Today’s Tidbits: January 26, 2018

Today’s Tidbits: January 26, 2018

Here are our tidbits for January 26, 2018: possible launch date for Falcon Heavy; NASA-JAXA space cooperation statement; former astronaut James Reilly to be USGS Director. Be sure to check our website for feature stories and follow us on Twitter (@SpcPlcyOnline) for more news and live tweeting of events.

POSSIBLE Launch Date for Falcon Heavy

With the successful static fire test of SpaceX’s Falcon Heavy two days ago, space enthusiasts are eager to know when the first launch will take place.  SpaceX founder and CEO Elon Musk said only it would be “in a week or so.”

SpaceX has not announced anything more specific than that, but today’s Chris Gebhardt (@ChrisG_NSF) tweeted that a date has been set, if tentatively:  February 6, with February 7 as a backup.   He emphasized in that and a subsequent tweet that those are “No Earlier Than” (NET) dates and could very well change. But for now, that’s the best information out there.

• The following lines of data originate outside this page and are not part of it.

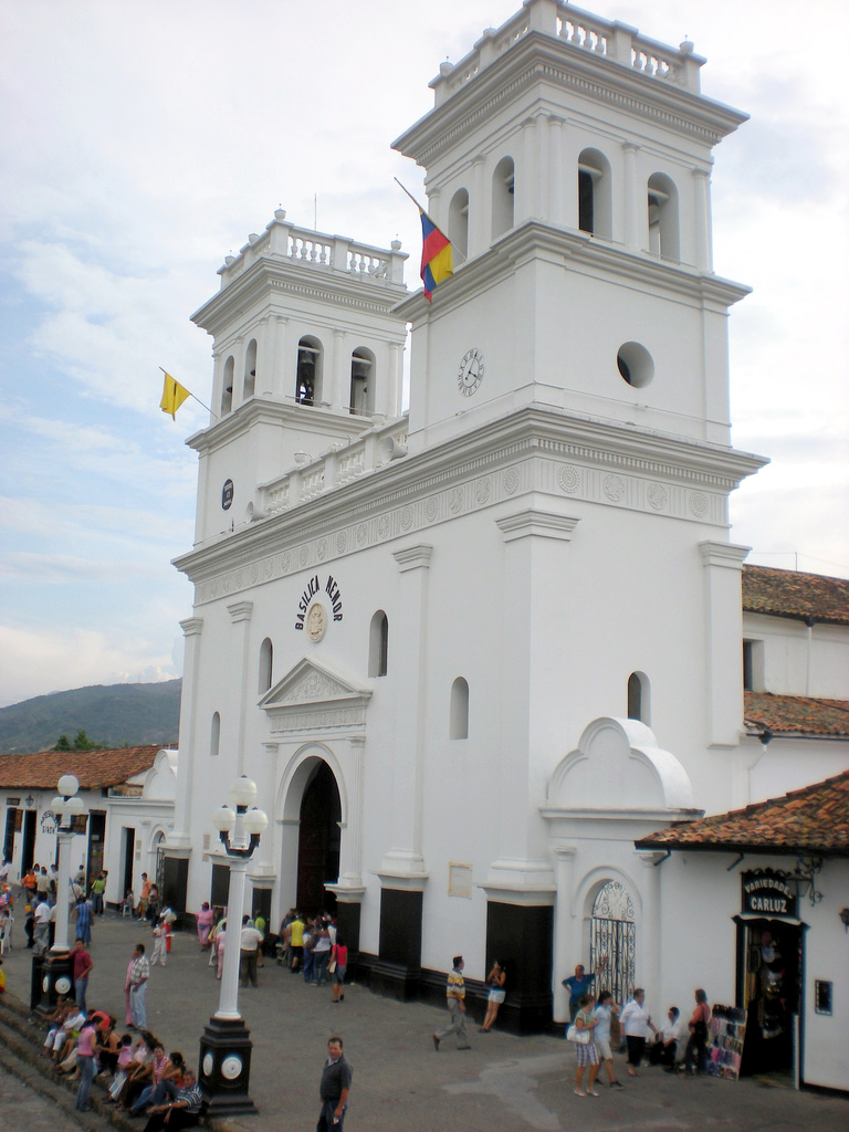 Basilica Menor San Juan Bautista de Giron, Santander (Dep.), Colombia
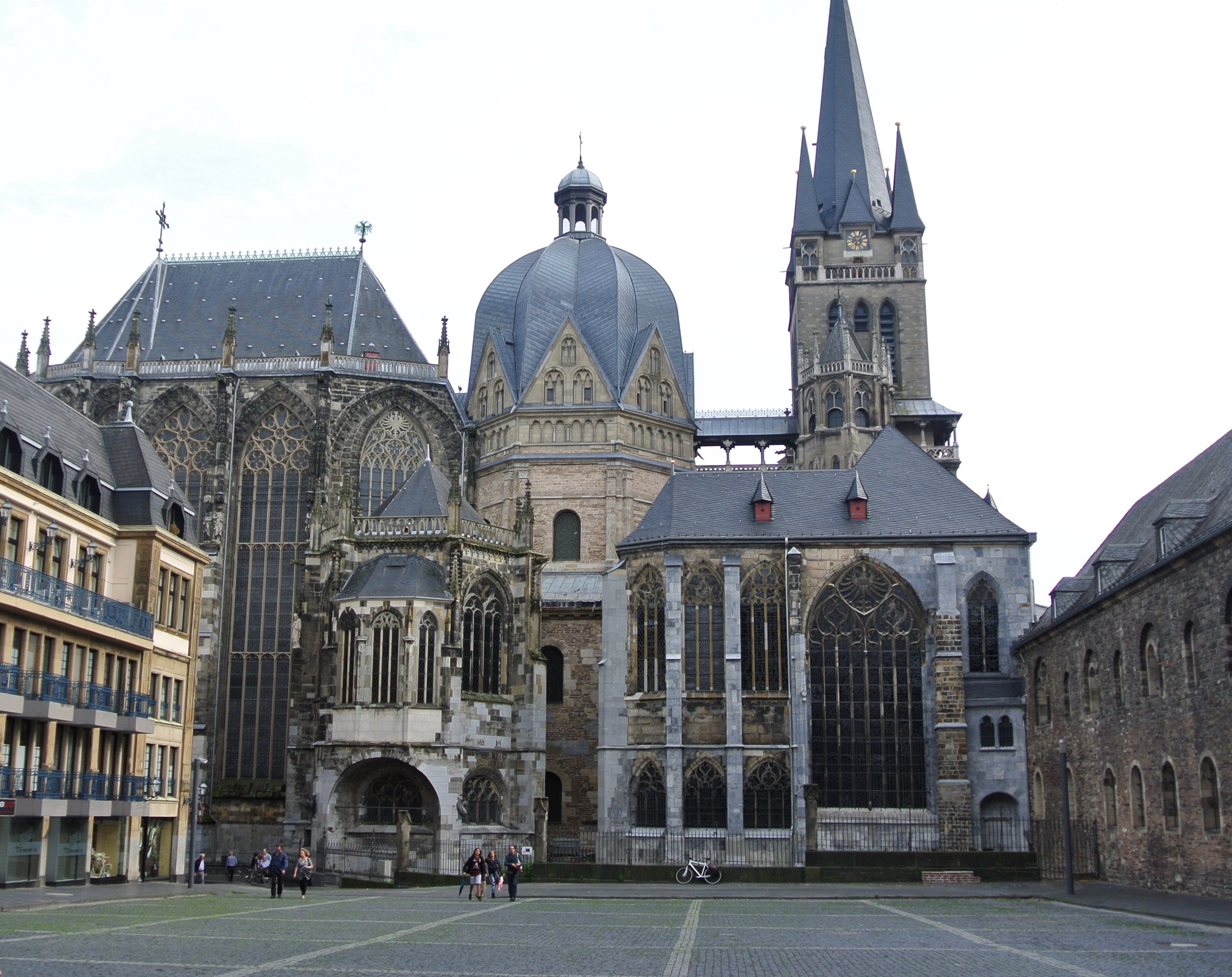 Aachener Dom This is a photograph of an architectural monument.It is on the list of cultural monuments of Aachen
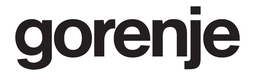 Gorenje text logo
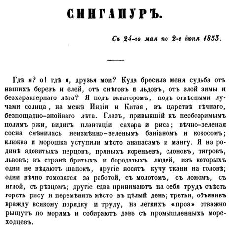 Журнал "Отечественные записки", 1856, № 3. Очерк И. А. Гончарова "Сингапур"
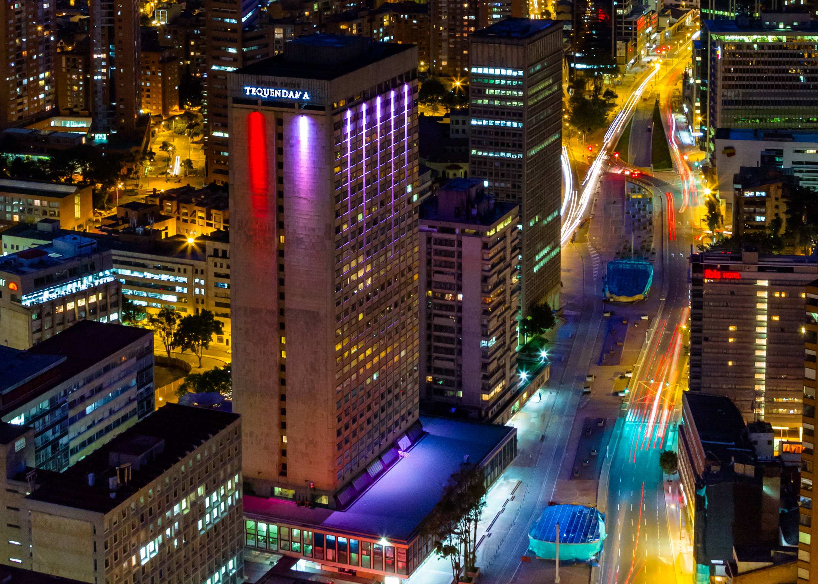 Centro Internacional Tequendama
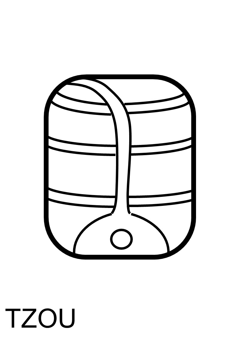 2e Syllabogramme maya TZOU
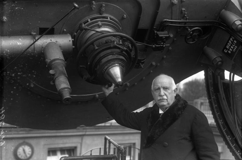 Der Leiter der Treptower Sternwarte Dr. Friedrich Archenhold wird 70 Jahre alt! Dr. Friedrich Archenhold, welcher am 2. Oktober seinen 70. Geburtstag feierte, am Okularende des Riesenfernrohres der Treptower Sternwarte.
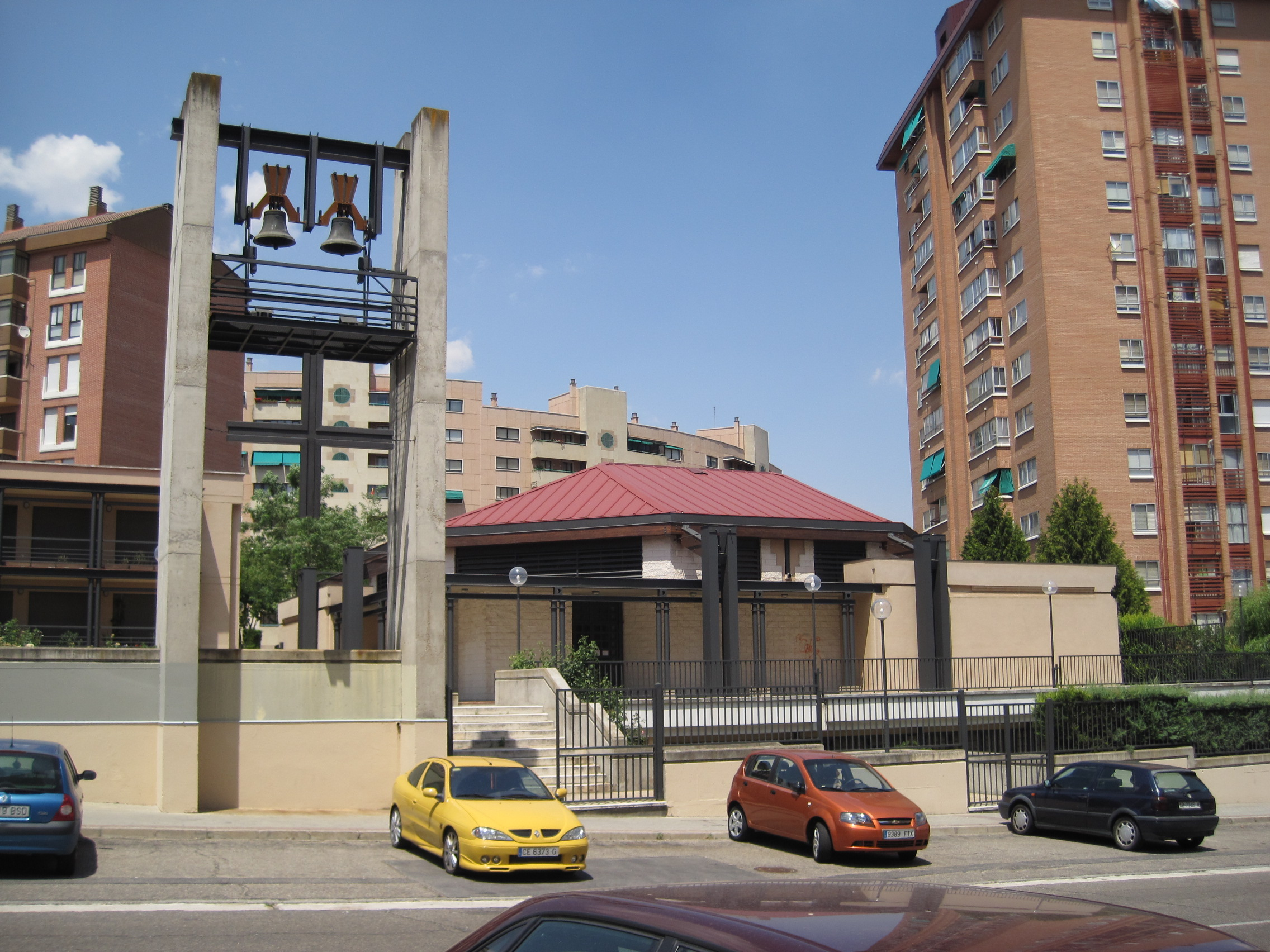 Iglesia de Cristo Redentor, en el barrio de Parquesol, Valladolid (España).
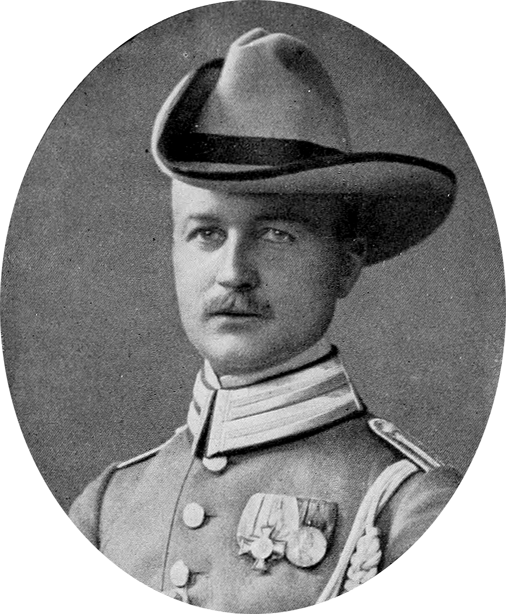 Arnold Schultze (vor 1910)
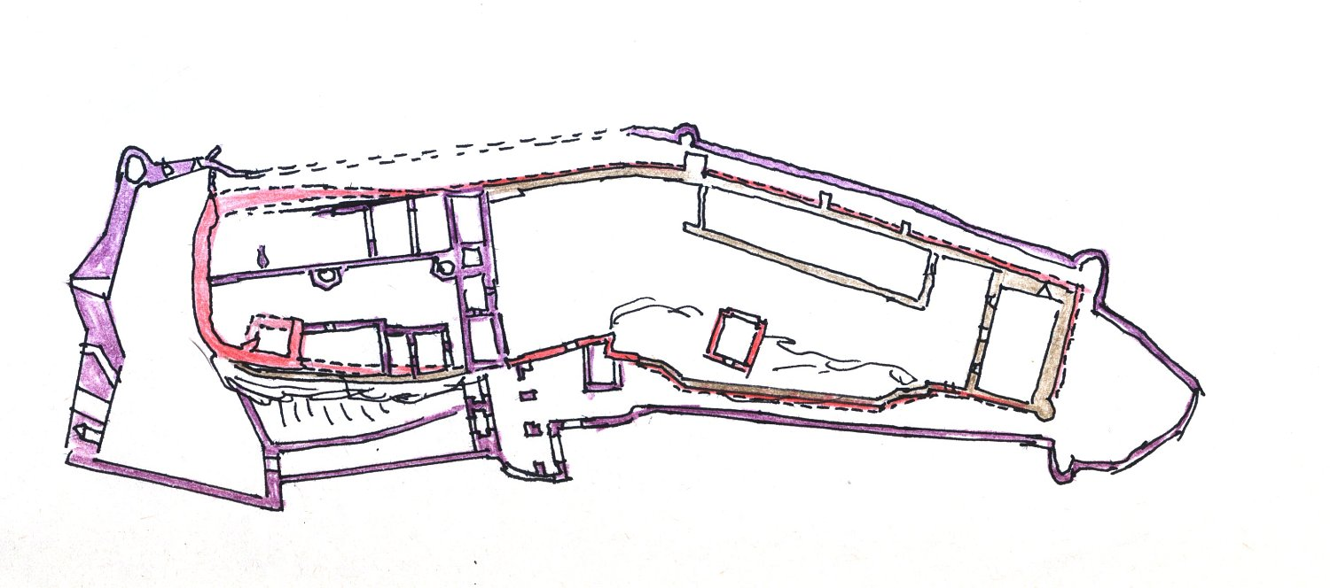 Grundriss der Madenburg rot = romanischer Kernbau braun = gotische Erweiterungen (14.Jh.) violett = Erweiterungen des 15. und 16. Jh.
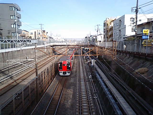 JR East Hinkaku Line (Ota,Tokyo,Japan) ,near Tokyu Ontakesan station. （品鶴線御嶽山駅付近）
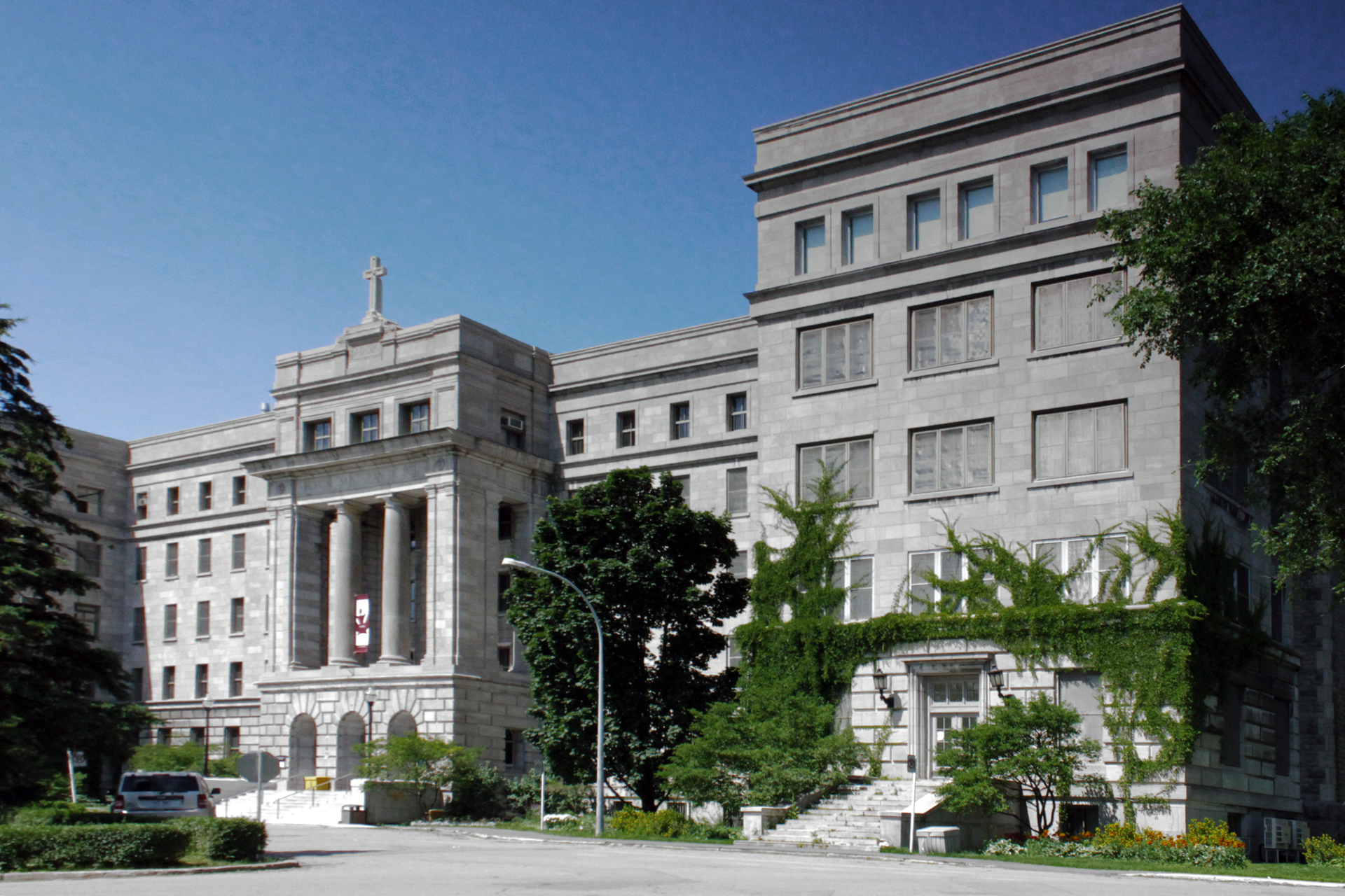 Pavillon Ignace-Bourget de l'Hôpital Louis-H.-Lafontaine, Montréal, Québec
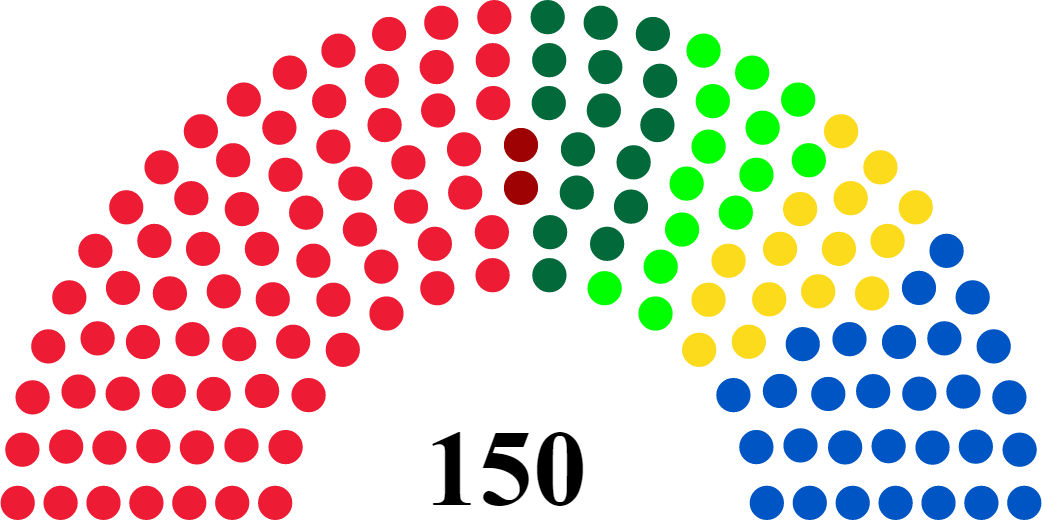 Mandatfördelning i Stortinget 1961-1965 Vänster-Höger Arbeiderpartiet: 74 mandat Sosialistisk Folkeparti: 2 mandat Senterpartiet: 16 mandat Venstre: 14 mandat Kristelig Folkeparti: 15 mandat Høyre: 29 mandat
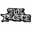 logo de fun people banda argentina hardcore
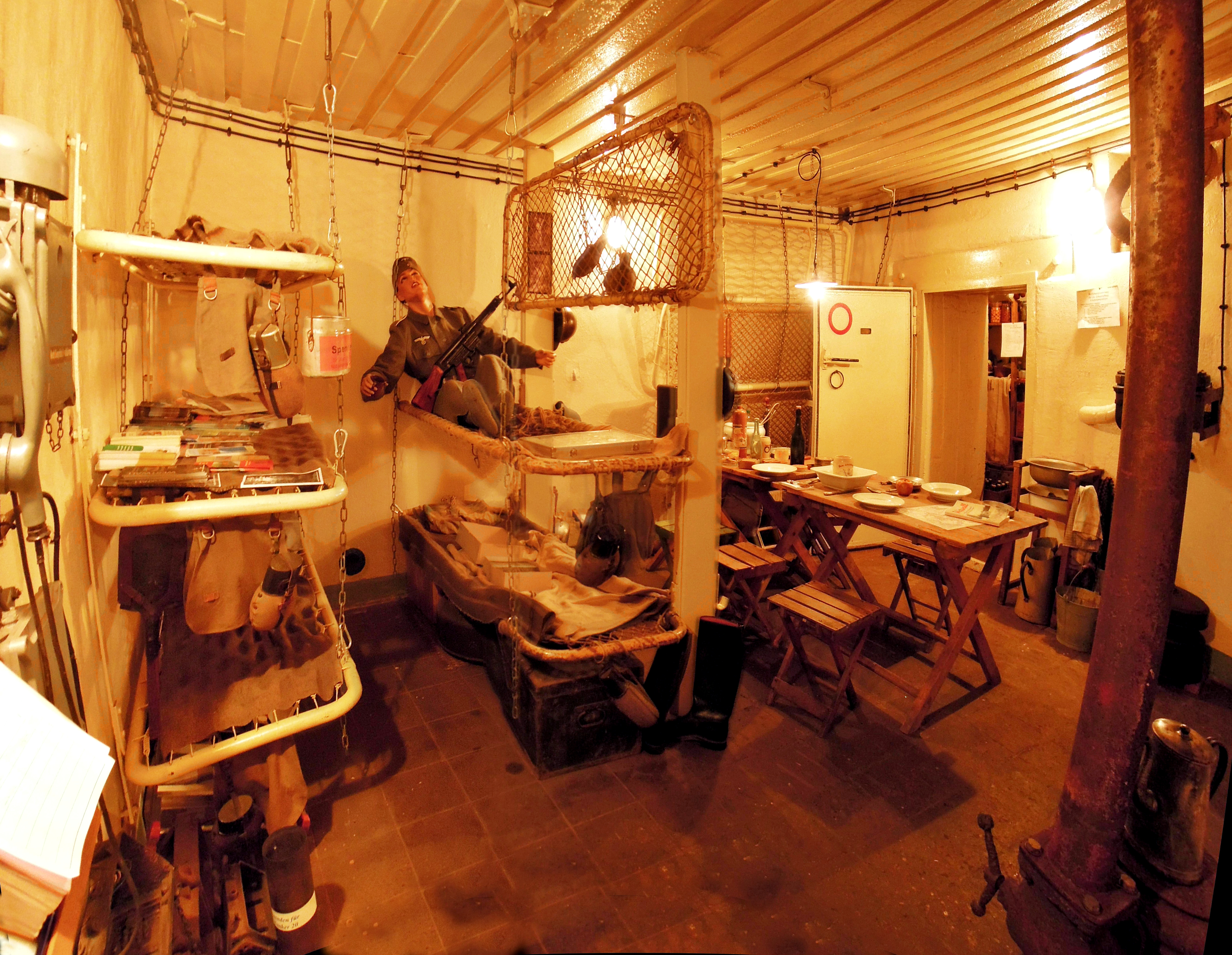 Mannschaftsraum des Bunkers
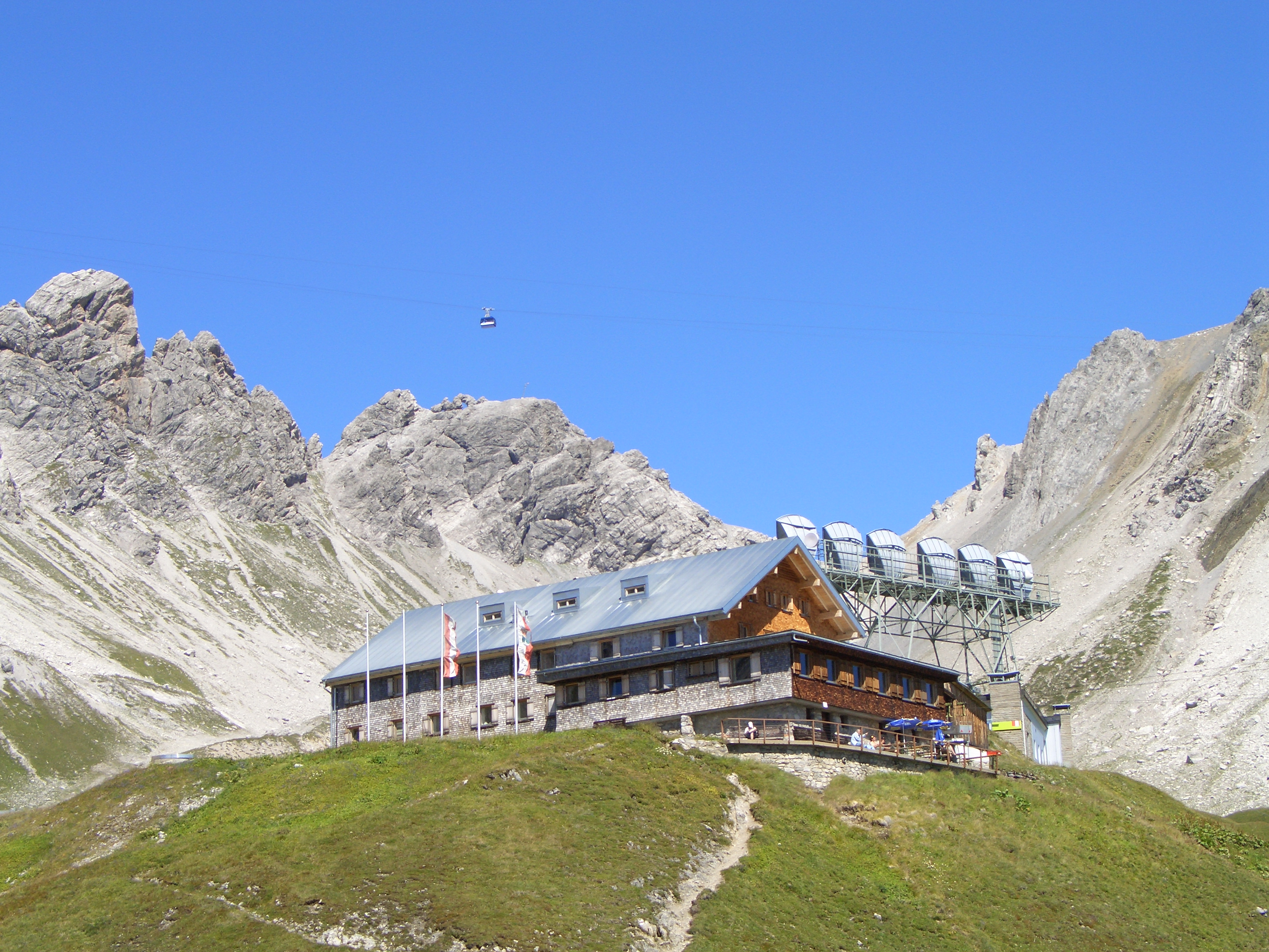 Ulmer Hütte mit Valluga-Seilbahn und Fernmeldeantennen

Gebhardt follows these launches very closely and was the narrator for’s live broadcast of the static fire test.  It is his voice that can be heard in the background during most of the video clip we posted Wednesday.

NASA and JAXA Affirm Future Space Cooperation Including Lunar Orbit Platform

NASA and the Japan Aerospace Exploration Agency (JAXA) issued a joint statement today affirming a goal of expanding their cooperation to an orbiting platform around the Moon [].

The two countries cooperate on a broad range of space science, earth science, and human exploration programs, including Japan’s partnership in the International Space Station.  Today’s statement did not reference any new specific cooperation, but noted that the expected continuation of the partnership “will yield concrete results in maturing a flexible and sustainable deep space infrastructure to support a steady cadence of increasingly complex human and robotic missions in the boundless frontier of space…”

Reilly for USGS

Former NASA astronaut James Reilly. Credit: Reilly’s LinkedIn page.

President Trump today announced his intent to nominate James Reilly to be Director of the U.S. Geological Survey (USGS).

Reilly is a former astronaut who flew on three space shuttle missions (STS-89 in 1998, STS-104 in 2001 and STS-117 in 2007) and made a total of five spacewalks.  He has a Ph.D. in geosciences from the University of Texas-Dallas.  Since leaving NASA in 2008, he has held a variety of corporate and academic positions and currently is an adviser to U.S. and allied miltaries on space operations and a technical adviser to the U.S. Air Force National Security Space Institute.

USGS operates the Landsat land remote sensing satellites, but otherwise has little to do with space.  It describes its mission this way: “We provide science about the natural hazards that threaten lives and livelihoods; the water, energy, minerals, and other natural resources we rely on; the health of our ecosystems and environment; and the impacts of climate and land-use change. Our scientists develop new methods and tools to supply timely, relevant, and useful information about the Earth and its processes.”